Our bipartite network data model. Artists in blue, bands in red. Edges are labeled with the first-last year in which the collaboration was active. The edge width is proportional to the weight, which is the number of years in which the artist participated to records released by the band

Figure  1 shows our data model, which is a bipartite network \(G = (V_1, V_2, E)\) . The nodes in the first class \(V_1\) are artists. An artist is a disambiguated physical real person. The nodes in the second class \(V_2\) are bands, which are identified by their name. Note that we consider solo artists as bands, and they are logically different from the artist with the same name. Note how in Fig.  1 we have two nodes labeled “Ginevra Di Marco”, one in red for the band and the other in blue for the artist.

Each edge \((v_1, v_2, t)\) —with \(v_1 \in V_1\) and \(v_2 \in V_2\) —connects an artist if they participated in a record of the band. The bipartite network is temporal. Each edge has a single attribute t reporting the year in which this performance happened. This implies that there are multiple edges between the same artist and the same band, one per year in which the connection existed—for notation convenience, we can use \(w_{v_1,v_2}\) to denote this count for an arbitrary node pair \((v_1, v_2)\) , since it is equivalent to the edge’s weight.

We have multiple attributes on the band. The attributes are divided in three classes. First, we have genres. We recover from Discogs 477 different genres/styles that have been used by at least one band in the network. Each of these genres is an attribute of the band, and the value of the attribute is the number of records the band has released with that genre. We use S to indicate the set of all genres, and show an example of these attributes in Table 1 (first section). The second attribute class is the one-hot encoded geographical region of origin, with each region being a binary vector equal to one if the band originates from the region, zero otherwise. We use R to indicate the set of regions. Table 1 (second section) shows a sample of the values of these attributes. The final attribute class is the activity status of a band in a given year—with Y being the set of years. Similarly to the geographical region, this is a one-hot encoded binary attribute. Table 1 (third section) shows a sample of the values of these attributes.

Summary description

For the remainder of the paper, we limit the scope of the analysis to a projection of our bipartite network. We focus on the band projection of the network, connecting bands if they share artists. We do so to keep the scope contained and show that even by looking at a limited perspective on the data, node attribute analysis can be versatile and open many possibilities. Supplementary Section 2 contains summary statistics about the bipartite network and the other projection—connecting artists with common bands.
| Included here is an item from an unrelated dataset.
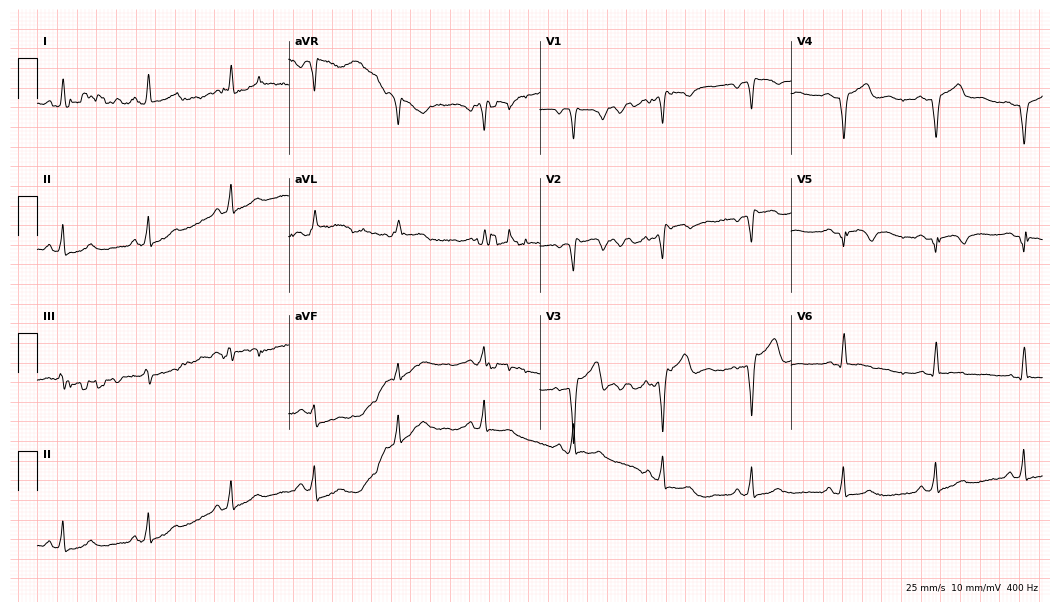
Electrocardiogram (10.2-second recording at 400 Hz), a 65-year-old man. Of the six screened findings (first-degree AV block, right bundle branch block, left bundle branch block, sinus bradycardia, atrial fibrillation, sinus tachycardia), none is recorded.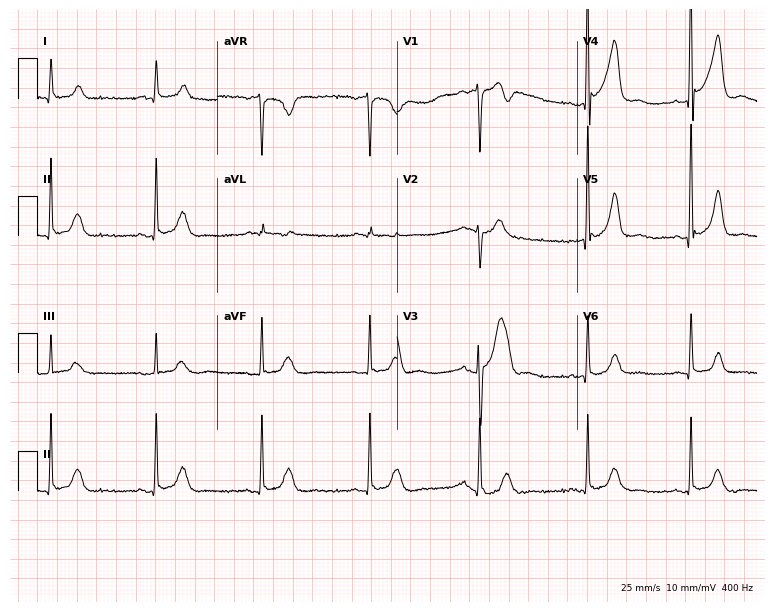
Resting 12-lead electrocardiogram (7.3-second recording at 400 Hz). Patient: a male, 61 years old. None of these six findings is recorded: first-degree AV block, right bundle branch block, left bundle branch block, sinus bradycardia, atrial fibrillation, sinus tachycardia.

There are many ways to perform this projection (Newman 2001 ; Zhou et al. 2007 ; Yildirim and Coscia 2014 ), which result in different edge weights. Here we weight edges by counting the number of years a shared artist has played for either band. Supplementary Material Section 1 contains more details about this weighting scheme. Since we care about the statistical significance—assuming a certain amount of noise in user-generated data—we deploy a network backboning technique to ensure we are not analyzing random fluctuations (Coscia and Neffke 2017 ).
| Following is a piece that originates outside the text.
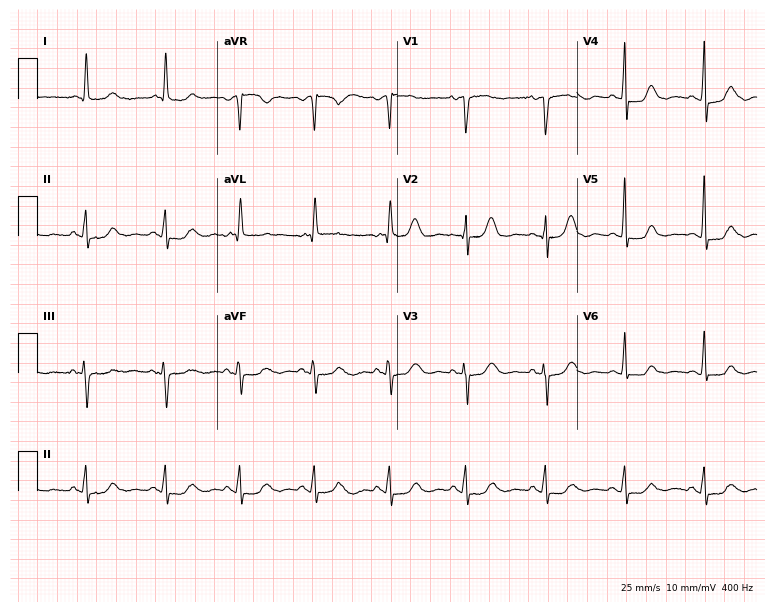
ECG — a 73-year-old female. Screened for six findings — first-degree AV block, right bundle branch block, left bundle branch block, sinus bradycardia, atrial fibrillation, sinus tachycardia — none is recorded.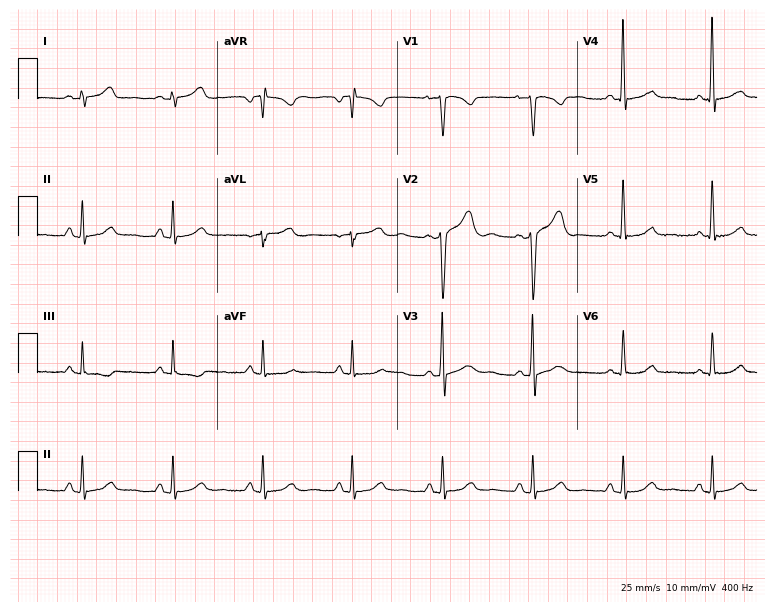
Standard 12-lead ECG recorded from a woman, 41 years old (7.3-second recording at 400 Hz). Read as a normal ECG.

Table 2 shows that the band projection has a low average degree and density, with high clustering coefficient and modularity—which indicate that one can find meaningful communities in the band projection. These are are typical characteristics of a wide variety of complex networks that can be found in the literature.
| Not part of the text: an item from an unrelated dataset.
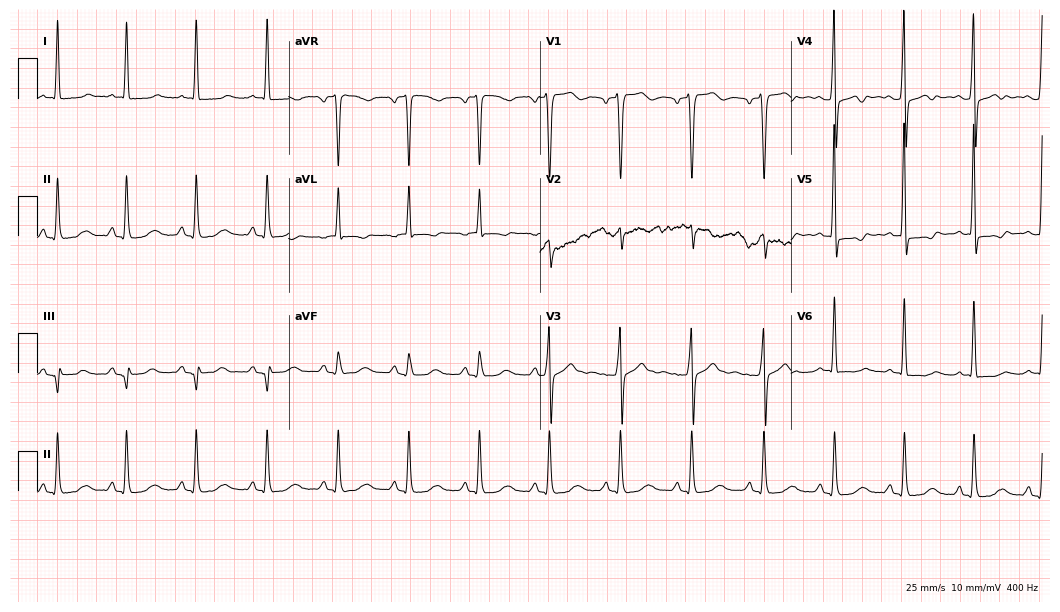
Standard 12-lead ECG recorded from a female, 43 years old (10.2-second recording at 400 Hz). None of these six findings is recorded: first-degree AV block, right bundle branch block (RBBB), left bundle branch block (LBBB), sinus bradycardia, atrial fibrillation (AF), sinus tachycardia. Only these six findings were labelled.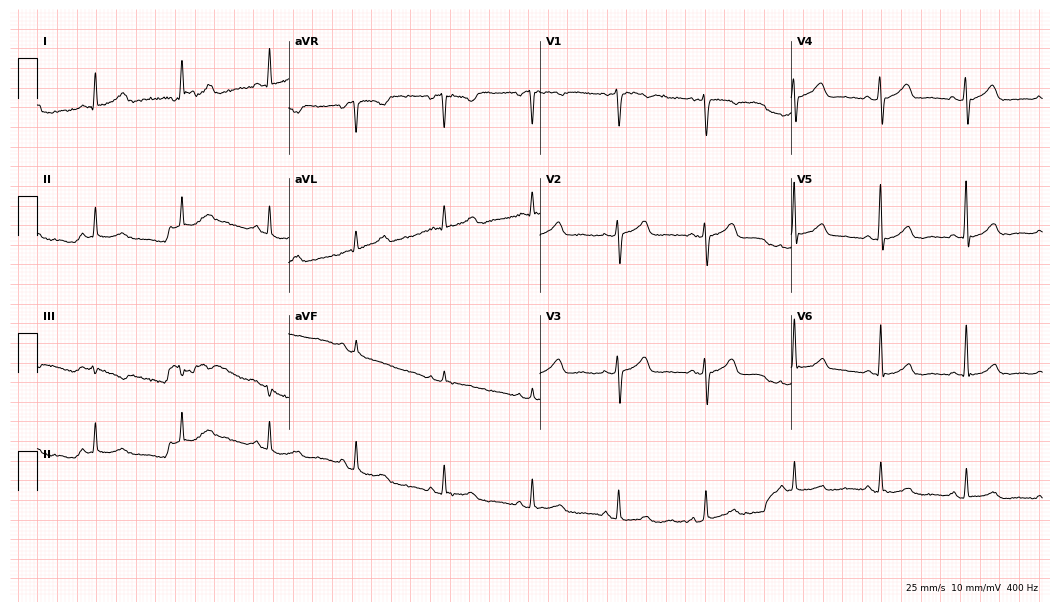
12-lead ECG from a 47-year-old woman. No first-degree AV block, right bundle branch block, left bundle branch block, sinus bradycardia, atrial fibrillation or sinus tachycardia recorded for this tracing.

Table 3 summarizes the top 10 bands according to three standard centrality measures: degree, closeness, and betweenness centrality. Degree is biased by the density of the hip hop cluster—which, as we will see, is a large quasi-clique, including only hip hop bands. Closeness is mostly dominated by alternative rock bands, as they happen to be in the center of mass of the network. The top bands according to betweenness are those bands that are truly the bridges connecting different times, genres, and Italian regions. Note that we analyze the network as a cumulative structure, therefore these centrality rankings are prone to overemphasize bands that are in the central period of the network, as they naturally bridge the whole final structure. In other words, it is harder to be central for very recent or very old bands.

figure 2

The temporal component of the band projection. Each node is a band. Edges connect bands with significant number of artist overlap. The edge’s color encodes its statistical significance (in increasing significance from bright to dark). The edge’s thickness is proportional to the overlap weight. The node’s size is proportional to its betweenness centrality. The node’s color encodes the average year of the band in the data—from blue (low year, less recent) to red (high year, more recent)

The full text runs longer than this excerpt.